A guide will likely point out a unique rendition of The Last Supper painting during a tour of the Cusco Cathedral in the Plaza. At first glance the biblical scene may appear standard, but upon closer observation, the roasted animal on the dish placed in the center of the table looks a bit peculiar. Cuy (Spanish for guinea pig) meets Jesus in Marcos Zapata’s Andean interpretation of this religious art piece that finds its home at Plaza de Armas. As a Quechua artist, Mr. Zapata studied at the Cuzco School, a Spanish established art school that taught locals the disciplines of European-inspired artwork during the late 1700s. Although students were only permitted to paint European and Catholic inspired scenes, Marcos Zapata incorporated his own cultural flavor by depicting roasted cuy before Jesus. Cuy is still prepared as a delicacy in Cusco and travelers with an audacious palate are welcome to try a serving.
Marcos Zapata’s rendition of The Last Supper.
Photograph from SmugMug, Inc
The history of Cusco’s Plaza de Armas is woven together with the common thread of being a place of cultural meeting. Throughout the years the Plaza has been the staging ground for the Spanish conquest as well as the execution of Tupac Amaru II who led the indigenous uprising against the Spanish in the late 1700s. Fast forward to the twenty-first century and Plaza de Armas is a historical melting pot where tourists from around the globe intermingle with locals on a daily basis. Cultural mingling is also demonstrated by the variety of cuisines offered at the surrounding restaurants in the Plaza, ranging from local Peruvian favorites to fast food options, which will please anyone’s taste buds.

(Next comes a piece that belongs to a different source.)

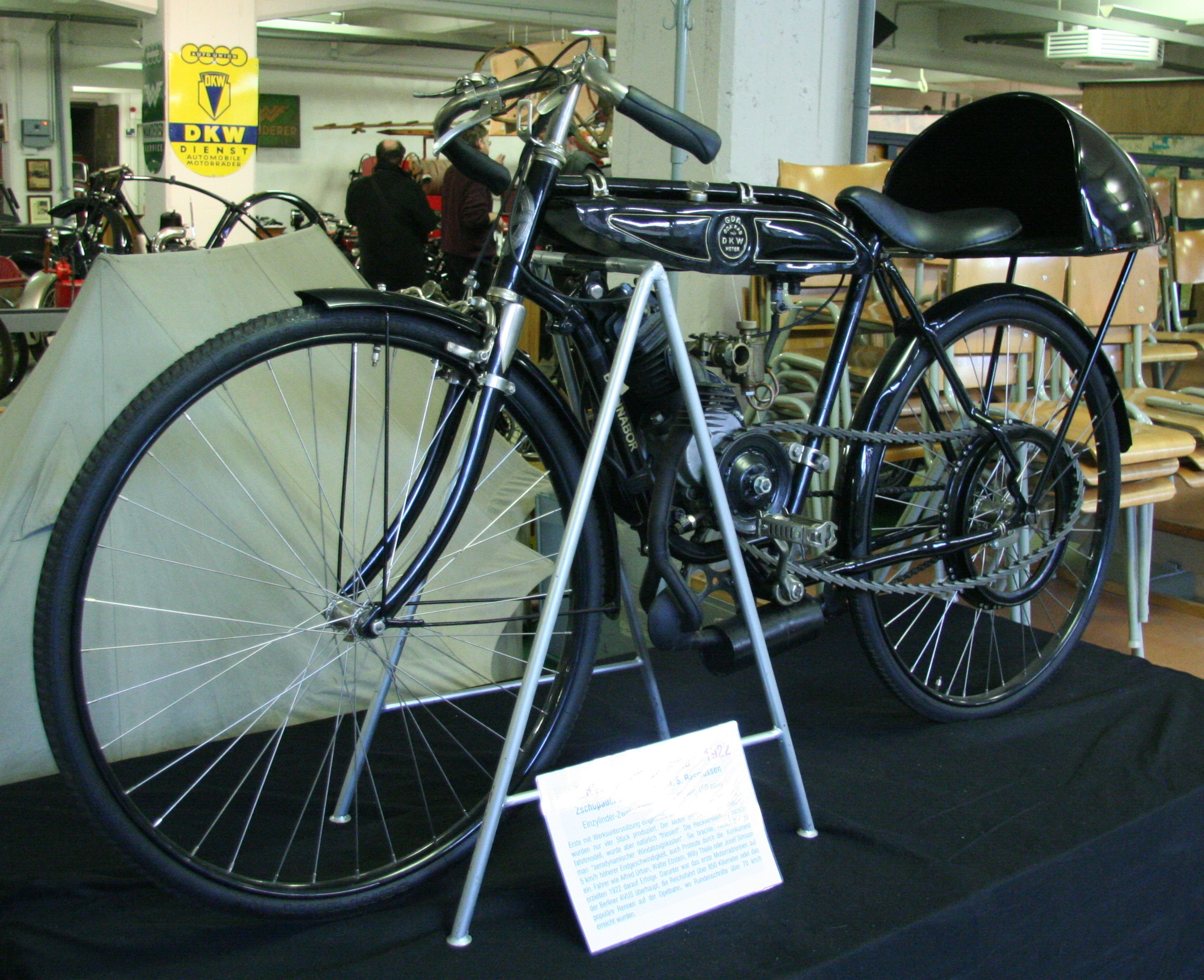 erste mit Werksunterstützung eingesetzte DKW Rennmaschine, Einzylinder-Zweitaktmotor mit ca. 4 PS aus 150 cm³, Baujahr 1922, im Museum für sächsische Fahrzeuge in Chemnitz.

The stark, yet seamless marriage of traditional and modern culture is very prevalent in the Plaza. Locals that live on farms overlooking the Plaza often walk into Cusco wearing traditional Quechua clothing, which is a mixed style from the pre-Spanish days and Spanish Colonial peasant dress. This dress is easily distinguished by brightly colored hand woven wool and mixed patterns. In exchange for a couple Peruvian soles, you can take a picture with a smiling woman wearing Quechua clothing in company of her llama. The presence of Quechua culture in the Plaza meets modernism as tourists come with their cameras and other locals wearing western style clothes tend to their daily routines.
Among Cusco’s many charms, its Plaza de Armas is a destination where layered history and cultural fusion meet modern society. A trip to the Plaza is a must on a visit to Cusco and often leaves a lasting impression on those fortunate to experience its magic.